Doesn’t matter too much since in CommonMark the space between the hash and the text is now required to make a <h1> header. You can view the relevant discussion here.

That said the tutorial covers escaping characters not just once, but twice!

We will switch to a 100% CommonMark (aka standardized, properly specified Markdown) compliant renderer here in the next 4 months without question.
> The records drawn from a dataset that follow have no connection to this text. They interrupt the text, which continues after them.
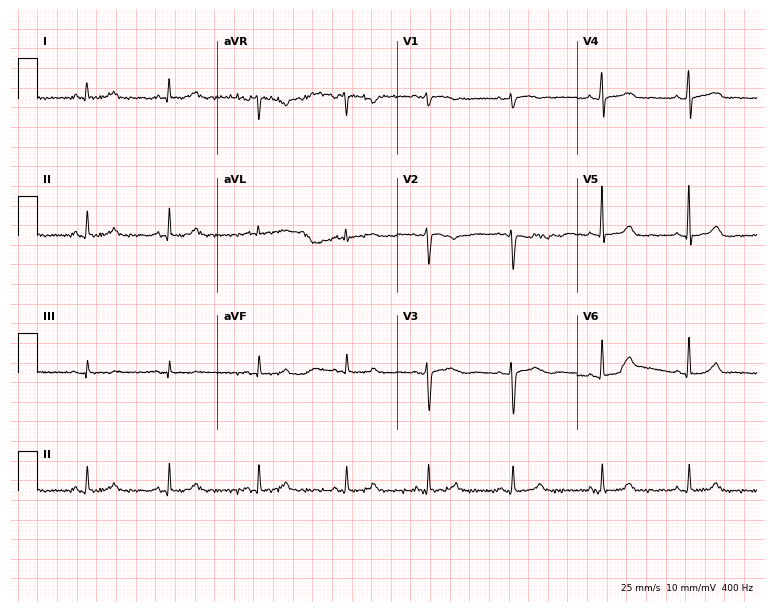
ECG (7.3-second recording at 400 Hz) — a 40-year-old female. Screened for six findings — first-degree AV block, right bundle branch block, left bundle branch block, sinus bradycardia, atrial fibrillation, sinus tachycardia — none is recorded. Other findings, if any, are not listed.
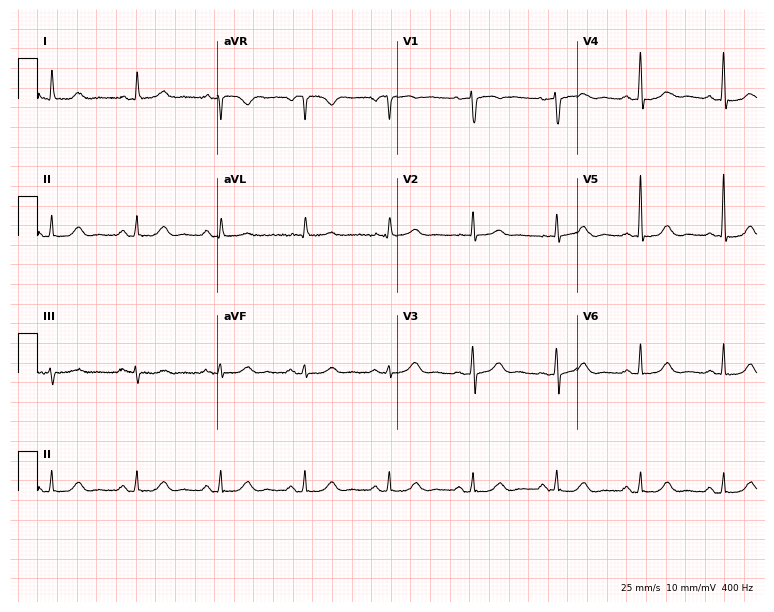
Resting 12-lead electrocardiogram (7.3-second recording at 400 Hz). Patient: an 81-year-old female. Read as a normal ECG.
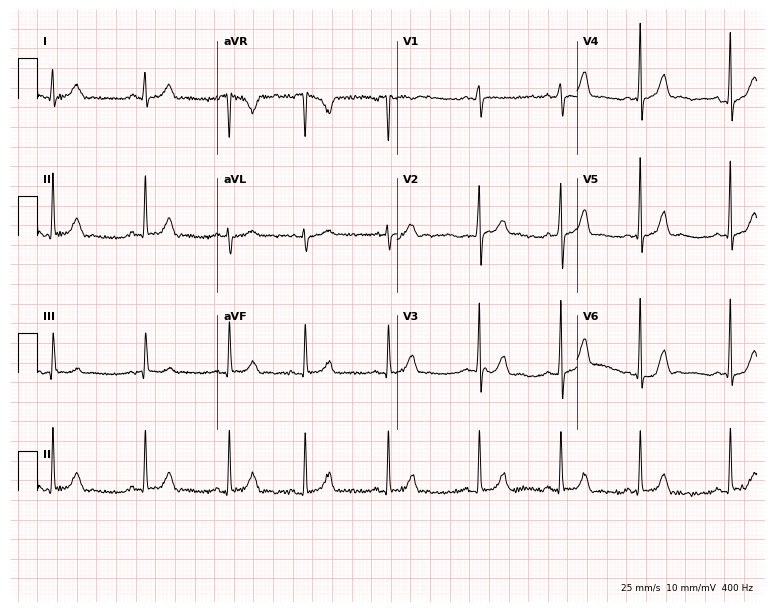
Standard 12-lead ECG recorded from a female, 21 years old. Read as a normal ECG.

I wrote a second post, but I don’t know where it went, so I’ll rewrite it as best I can.
Three notes:

  • I like that the tutorial judges based on output, not on input - that is, it doesn’t matter how you get the effect you’re asking for, as long as you succeed in doing so.
  • In addition to the “solve this for me” button, I’d like a “hint” button to show an example of working code. I’d rather figure out what I’m doing wrong myself and fix it by trial-and-error, so that I can figure out what won’t work. For instance, I had trouble with both the reference-style links and the reference-style images, until I figured out that there needs to be an empty line between the bottom of the paragraph and the reference, and that the reference doesn’t need to be in parentheses. Had I just clicked “solve,” I might have missed what I was doing wrong.
  • Finally, I’m really bad at reading instructions, which is totally not your fault, but I’m probably not the only one. When you’re asking us to do something only to one part of the sentences, can you emphasize what part that is? For instance: please put only the math into inline code blocks -on my first attempt, I misread and put the whole line into an inline code block.
    It’s a great tutorial, thanks!

The numbered list, while technically correct, is misleading. It implies that you have to do the sequencing yourself, because you used sequential numbers in your source test. Had you numbered each line with just “1.” it would be more clear that Markdown does the sequencing for you.